Apparently NAVOCEANO is in a typical situation regarding Open Source. The bosses know their techies are running Linux and other Open Source software here and there, but not exactly where or for what. John says that when they first started talking about doing this study, they knew for sure that “three out of nine divisions were already using Linux in mission-critical apps,” but beyond that they weren’t sure. And obviously, if there’s a Windows solution running over here that costs licensing money and takes up lots of sysadmin time, and a Linux solution running over there that costs zero dollars in licenses and takes little or no sysdamin time to maintain, and the two systems are performing similar functions, the Windows solution should be tossed in favor of the Linux solution.

Then, with those figures in hand, John says, the trick is “going to the top of the command structure.” In the case of NAVOCEANO, he’s already there.
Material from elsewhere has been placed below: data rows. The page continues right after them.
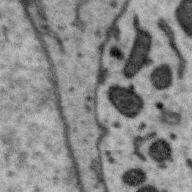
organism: Zebra finch
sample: Brain
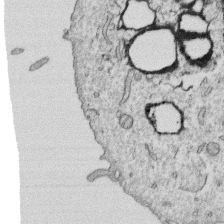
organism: Human
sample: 1205lu cells
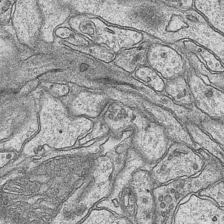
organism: Mouse
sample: CA1 Hippocampus
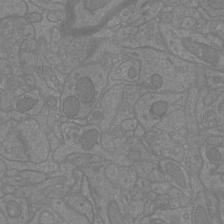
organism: Mouse
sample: Cortical neurons
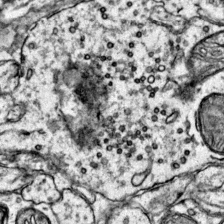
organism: Mouse
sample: Primary visual cortex
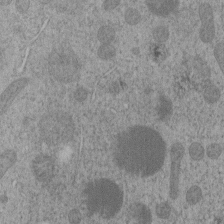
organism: C. elegans
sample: C. elegans embryo early stage
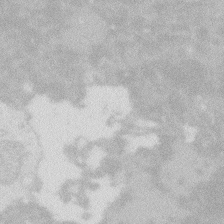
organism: Zebrafish
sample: Macrophage
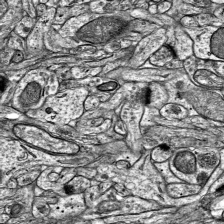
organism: Mouse
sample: Visual Cortex
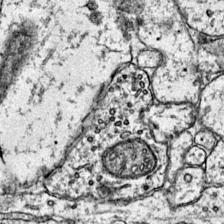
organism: Mouse
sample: Primary visual cortex
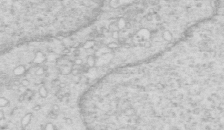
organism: Mouse
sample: Multiciliated cells
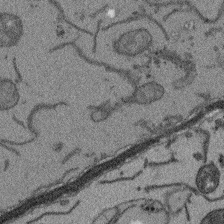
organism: Arabidopsis thaliana
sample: Root tip
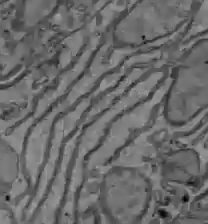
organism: C57BL Mouse
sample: Liver
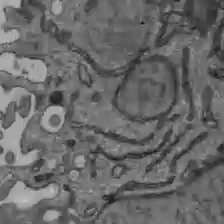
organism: C57BL Mouse
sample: Liver
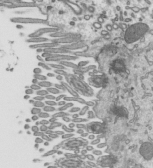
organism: Mouse
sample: Mouse epididymis efferent ductule cilia
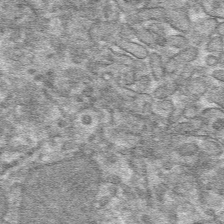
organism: Mouse
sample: Mouse hepatocytes
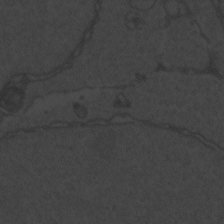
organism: Zebrafish
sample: Macrophage infected with Toxoplasma gondii
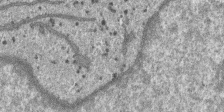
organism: Human
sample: Lung epithelial cells infected with SARS-CoV-2
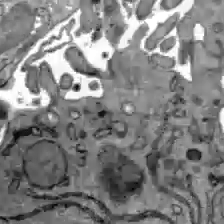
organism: C57BL Mouse
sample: Liver
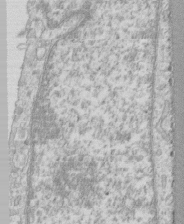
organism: Human
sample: CRL-1474
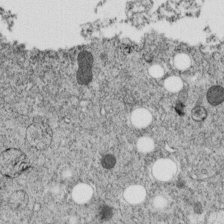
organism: C. elegans
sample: C. elegans embryo early stage
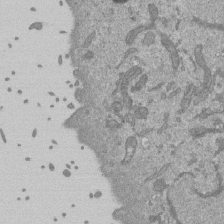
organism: Mouse
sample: ED-1 cell nuclei; centrioles
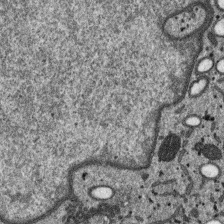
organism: Human
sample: Lung epithelial cells infected with SARS-CoV-2
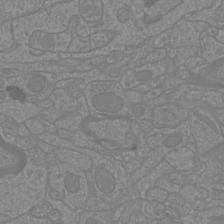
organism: Mouse
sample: Cortical neurons
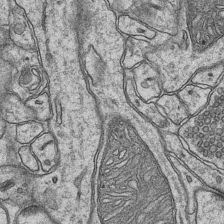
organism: Mouse
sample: CA1 Hippocampus
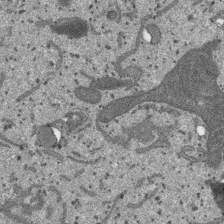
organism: Human
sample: Lung epithelial cells infected with SARS-CoV-2
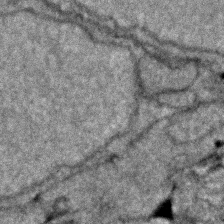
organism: Zebrafish
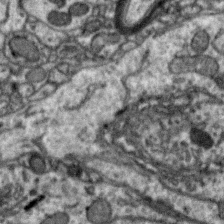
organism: Zebra finch
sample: Brain
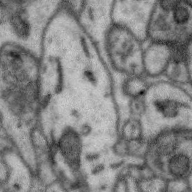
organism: Zebra finch
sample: Brain
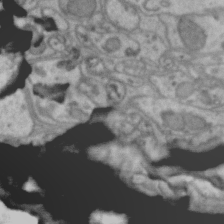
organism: Zebra finch
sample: Brain
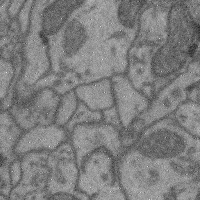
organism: Mouse
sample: Cerebral cortex
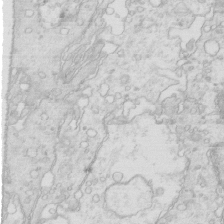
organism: Mouse
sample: Multiciliated cells
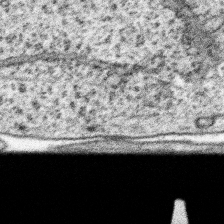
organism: Human
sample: HeLa cells
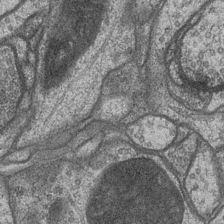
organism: Drosophila
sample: Optic medulla
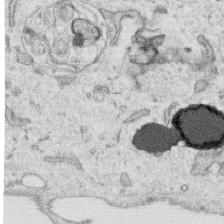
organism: Human
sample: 1205lu cells
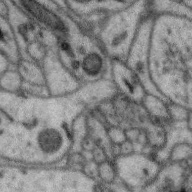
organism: Zebra finch
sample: Brain
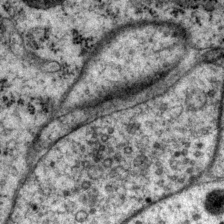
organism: P. pacificus
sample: Pharynx
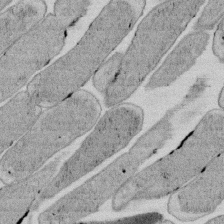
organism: E. coli
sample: Bacterial nucleoid
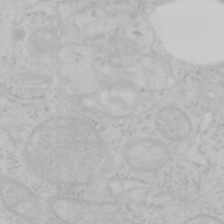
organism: Mouse
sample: OT-I killer T cells with ID8 ovarian cancer cells
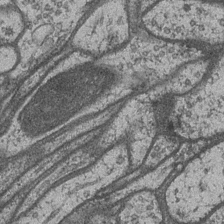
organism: Drosophila
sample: Optic medulla
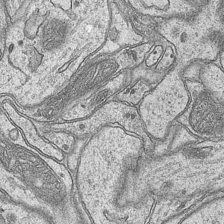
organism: Mouse
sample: CA1 Hippocampus
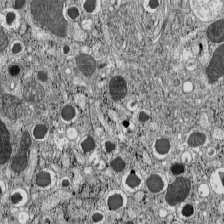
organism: C57BL Mouse
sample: Pancreatic islet
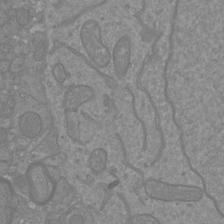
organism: Mouse
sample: Cortical neurons
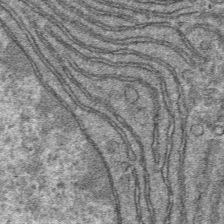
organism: Mouse
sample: Mouse hepatocytes
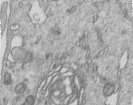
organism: Human
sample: Centriole in RPE cells
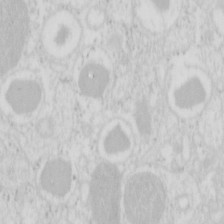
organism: Mouse
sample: Pancreas
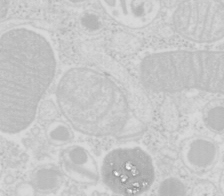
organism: Mouse
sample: Pancreas
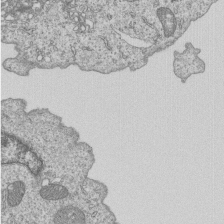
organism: Human
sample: MDA-MB-231 cells
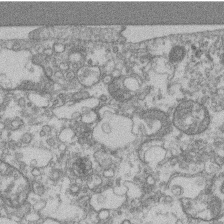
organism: Mouse
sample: T cell stromal cell synapse
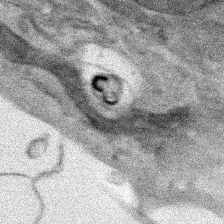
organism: Human
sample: Mitochondria in HCT116 cells
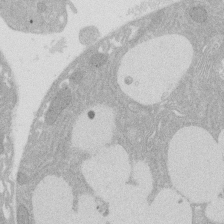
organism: Rat
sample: Salivary granule
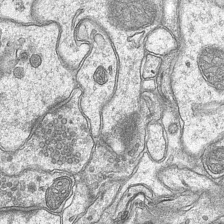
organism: Mouse
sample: CA1 Hippocampus
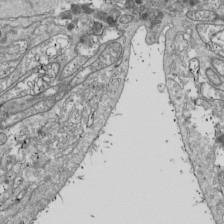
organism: Drosophila
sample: Cell division; meiosis; drosophila spermatocytes
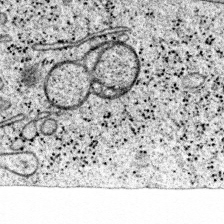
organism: Human
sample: HeLa cells
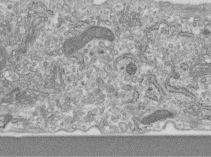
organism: Human
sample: Centriole in RPE cells

The contract for the study was signed not by some back room techies or a purchasing functionary sitting at a metal desk, but by Rear Admiral Thomas Q. Donaldson V, NAVOCEANO’s boss commander, in a public ceremony.

Note that Linux and Open Source use within NAVOCEANO started with the techies, as usual. But now it’s not secret or hidden. John is in the front door, at the top, getting official recognition and support for Open Source in a 1,000-person military facility, and hopes that once this study is complete, OSSI can move on and do the same thing in other agencies, both military and civilian.

This is the next stage in Open Source advocacy, the one where a DoD chief sysadmin goes to the installation commander and talks about Linux, and instead of saying, “What’s a Linux?” or “We can’t use Linux, that’s an upstart hacker operating system, not all-American like Windows,” the commander recalls hearing how an old Annapolis or West Point classmate got a promotion by saving blah-blah millions in his command and getting “outstanding” marks on a readiness test because he bought into Linux and Open Source, and tells the sysadmin, “I’ve been hearing a lot about Linux. Map out a plan showing how we can use it in more of our mission-critical areas.”

Once a few get the Open Source message, others will get it and pass it on — in the military, in the civilian agencies, and within the political power structure that sits on top of the entire government and controls the money. John believes this progression is inevitable, and all he’s really doing is helping it to happen a little faster. “The genie’s out of the bottle,” he says. “Our job now is to put the message in the right hands and help fan flames.”